Uno s’infuriò per un disegno di Stanlio e Ollio ricoverati in un reparto per sieropositivi con la didascalia: “Ecco un altro bel pasticcio in cui mi hai cacciato”. Un altro lettore ebbe da ridire su una vignetta con due del Ku Klux Klan che indossano le tipiche lenzuola e uno dice: “Non ti piace quando sono ancora calde dell’asciugabiancheria?”. Ma Callahan non era sempre così provocatorio. Qualche anno fa mi ha mandato un disegno con due cani che bevono acqua in bottiglia. “Sai”, dice uno, “probabilmente questa roba non viene nemmeno da un cesso. Forse arriva da un fresco torrente di montagna, o qualcosa del genere”.
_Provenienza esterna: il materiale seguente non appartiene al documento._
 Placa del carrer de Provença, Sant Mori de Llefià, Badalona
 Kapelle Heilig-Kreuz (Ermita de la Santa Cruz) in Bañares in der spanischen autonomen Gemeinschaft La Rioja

Quando si presentava a un nuovo giornale, Callahan non faceva mai cenno alla sua tetraplegia. Ma le faticose sfide poste dalla sua condizione fisica sono state cruciali sia per il suo carattere – generoso, autolesionista ed eccezionale nei rapporti di amicizia – sia per la sua opera. Fece i suoi ultimi passi a Buena Vista Park, in California, dove si era fermato a pulire il vomito sulla fiancata della sua Volkswagen. Callahan, che all’epoca era già alcolista, decise che non poteva guidare e consegnò le chiavi della macchina al suo amico Dexter che aveva “bevuto solo 26 boilermaker”. Si schiantarono contro un palo a 150 chilometri orari.
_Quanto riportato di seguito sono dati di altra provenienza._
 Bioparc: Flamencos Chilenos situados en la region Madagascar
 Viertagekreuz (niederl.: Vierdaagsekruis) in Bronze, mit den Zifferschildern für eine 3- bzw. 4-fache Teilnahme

Dexter se la cavò con poco, mentre Callahan si spezzò la spina dorsale all’altezza della sesta vertebra, rimanendo in una condizione che ha descritto come “una via di mezzo tra il campione di decathlon e il rigor mortis”. A cena con lui dovevi tagliargli il cibo. Quando teneva le posate, le mani avevano l’esasperante goffaggine di quelle gru in miniatura che servono a pescare tesori di plastica nei luna park.
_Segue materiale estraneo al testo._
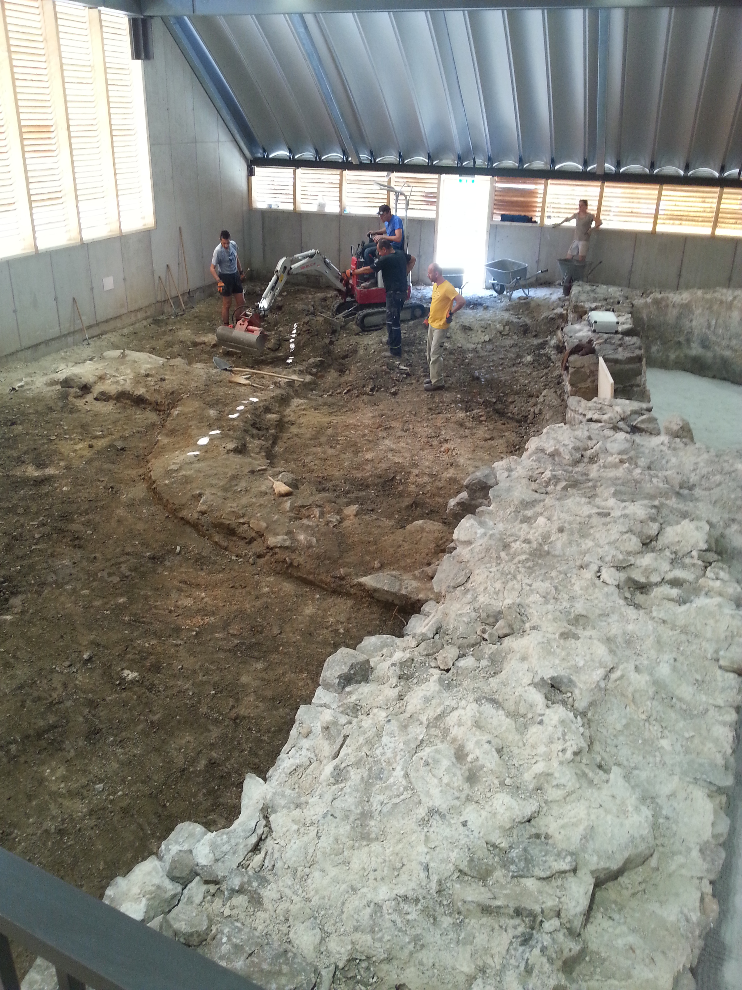 Mitarbeiter der Grabungsfirma Archeonova bei der Freilegung des Nordwestturms des spätrömischen Burgus von Oberranna (2018).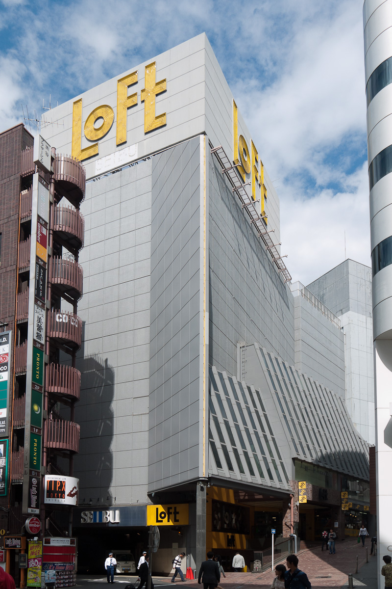 渋谷Loft、東京都渋谷区宇田川町。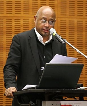 Welche Formen der Solidarität und Kooperation in einer globalisierten Welt können nachhaltige Veränderungen bewirken? Dokumentation der zweiten Frankfurter Hilfe-Konferenz, 20.-22.2.2014. Raoul Peck (Filmemacher, Haiti)

“Che stronza!”. (John Callahan)

Ma quando prendeva una penna, una mano sull’altra, controllando il movimento con la spalla, ogni traccia di goffaggine spariva. Dopo l’incidente ha subìto una serie di terribili interventi chirurgici, tra cui trapianti di ossa e la ricostruzione della vescica. Ma ha smesso di bere solo sei anni dopo, con l’aiuto degli alcolisti anonimi. Una volta ha disegnato una vignetta sul suo incidente. Steso per terra, circondato da vetri rotti e pezzi di carrozzeria aggrovigliati, dice a un infermiere: “Ci sono cinque dollari nella mia tasca. Vammi a comprare sei lattine di birra”.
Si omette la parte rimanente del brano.